Identifying Prototheca spp. often requires both microbiological and histopathological testing performed by trained personnel, as relying on only one method may result in misidentification for other similar-appearing fungal pathogens [2, 3]. For microbiology, this may involve using automated microbiological analyzes (blood cultures), with the help of Sabouraud dextrose agar, Candida spp chromogenic agar, biochemical carbohydrate assimilation tests, immunofluorescence, and molecular analyses [5]. For histopathology, tissue biopsies can be prepared with periodic acid-Schiff (PAS), Hematoxylin and Eosin or Grocott-Gomori methenamine silver (GMS) staining, which may show a characteristic morula with a thick wall and internal septations, with associated chronic granulomatous inflammation and infiltration of histiocytes, lymphocytes, and giant cells [5]. It is worth to highlight the need for diagnostic suspicion to aid in identification of the organism microbiologically.
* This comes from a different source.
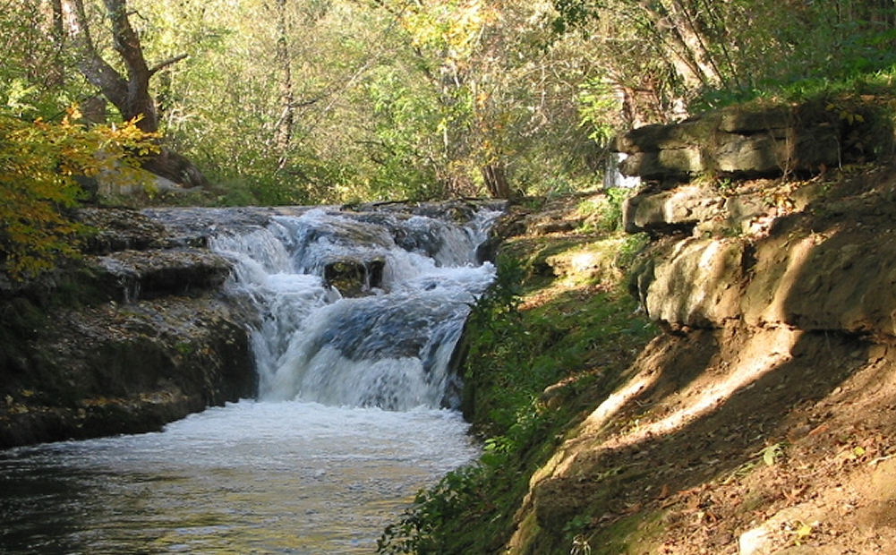 Der Filswasserfall im Stadtteil Altenstadt in Geislingen an der Steige
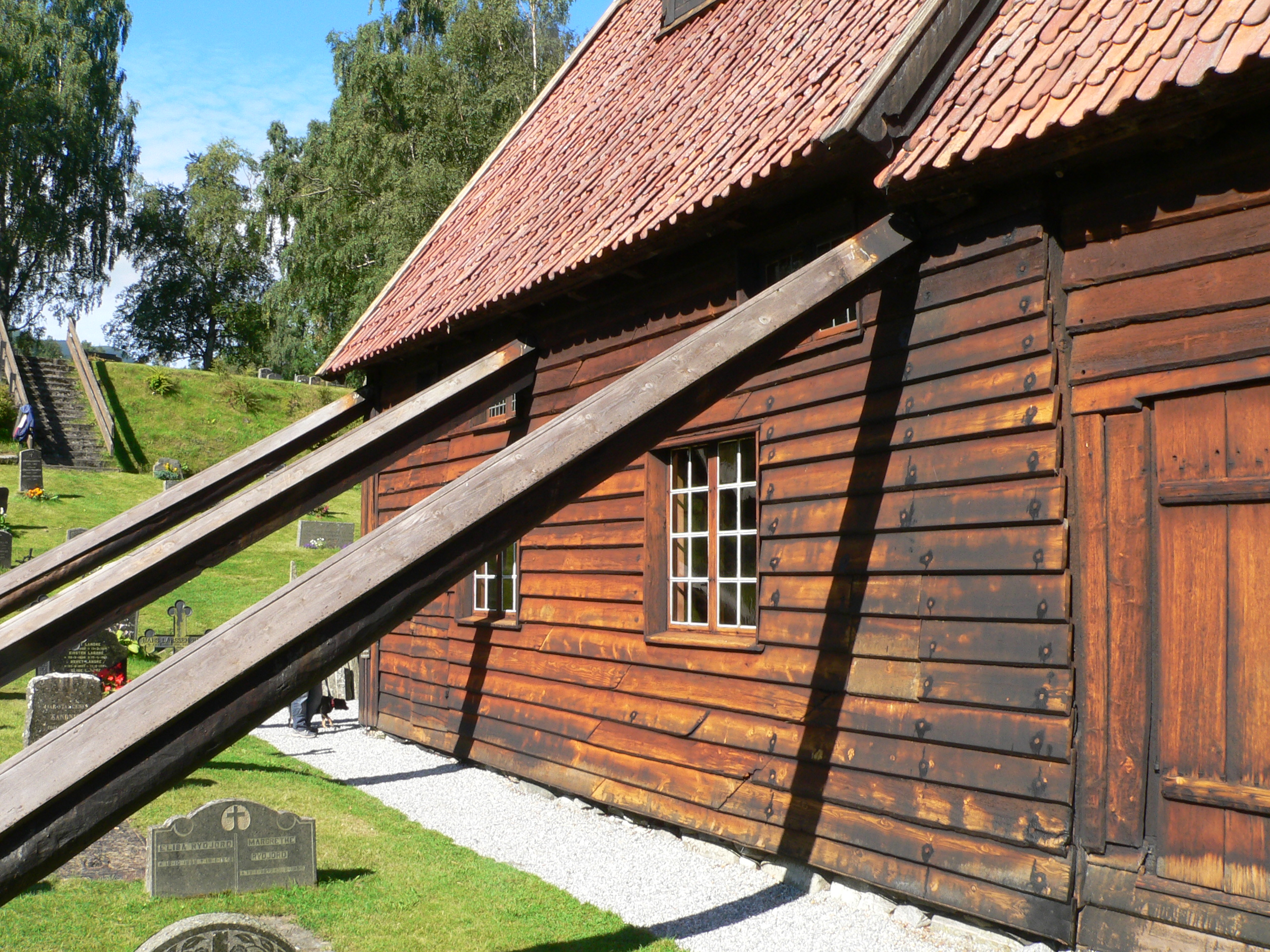 no: Rødven stavkyrkje en: Rødven stave church
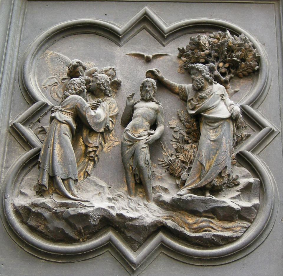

To date there is no defined standard treatment for this infection, antifungals (e.g, amphotericin B, itraconazole, fluconazole, voriconazole) and antibacterials (e.g, tetracycline, gentamicin, amikacin) have been used with variable success rates [6-11]. In Colombia, 10 cases of protothecosis shown in Table 2 have been described, this being the first in critical condition with hematogenous dissemination. All reported patients had favorable outcomes despite not having a standardized treatment and receiving different management strategies. There are no data indicating whether there is a condition differentiated by sex, although to date it seems that in Colombia it is more frequent in men.

Table 2

Reported cases of Protothecosis in Colombia from 1970 to 2021

First Author/Reference	Age, Sex	Geographic location	Species	Type of infection	Site of infection	Diagnostic procedures	Risk factors	Treatment	Outcome	Year
Linares G [6]	No information	San Andrés	Pw	Cutaneous	Left lower limb	Histopathology	Not reported	Surgical: Removal	Cure	1970
Guzman M [7]	40 M	Medellin	P.spp	Musculoskeletal	Olecranon: bursitis	Blood Culture	Not reported	None	Cure	1983
Guzman M [7]	32F	Tai-Pei, consulted in Bogotá	P.spp	Cutaneous	Nail: right hand	Histopathology	Not reported	Imidazole	Cure	1983
Guzman M [7]	48 M	Bogotá	P.spp	Musculoskeletal	Olecranon: bursitis	Histopathology and blood Culture	Not reported	Local heat	Cure	1983
Linares G [6]	50 M	Cali	Pw	Cutaneous	Right elbow	Histopathology	Steroid use	Ketoconazole	Cure	1992
Rodriguez G [8]	43 M	Bogotá	Pw	Cutaneous	Nasal Dorsum	Histopathology	Intravenous drug use	Surgical: Removal	Cure	2001
Castro LA [9]	72F	Cali	P.spp	Cutaneous	Neck, lower limbs	Histopathology	Not reported	No information	No information	2014
Ramirez I [10]	47 M	Medellin	Pw	Musculoskeletal	Olecranon: bursitis	Histopathology and Blood Culture	Liver kidney transplant	Surgical: Excision + Amphotericin B	Cure	2015
Velez-Mejia C [11]	43 M	Medellin	Pw	Cutaneous	Left lower limb	Histopathology and Blood Culture	Steroid use	Amphotericin B	Cure	2017
Current Case	59 M	Cartagena	Pw	Hematogenous	Algaemia	Blood Culture	Diabetes	Amphotericin B	Cure	2021

Pw Prototheca wickerhamii, P.spp Prototheca spp, M Male, F Female

Conclusion

In conclusion, systemic protothecosis has so far been surrounded by an aura of uncertainty. It is very likely that the infection is more frequent than we think, considering the difficulties in isolating and diagnosing it. As the reports of this disease progress, we will have more solid evidence on its epidemiological profile, cross-reaction with other microorganisms, standard preventive, and therapeutic measures for Prototheca spp in order to avoid fatal outcomes, particularly in patients with chronic diseases or states of immunosuppression.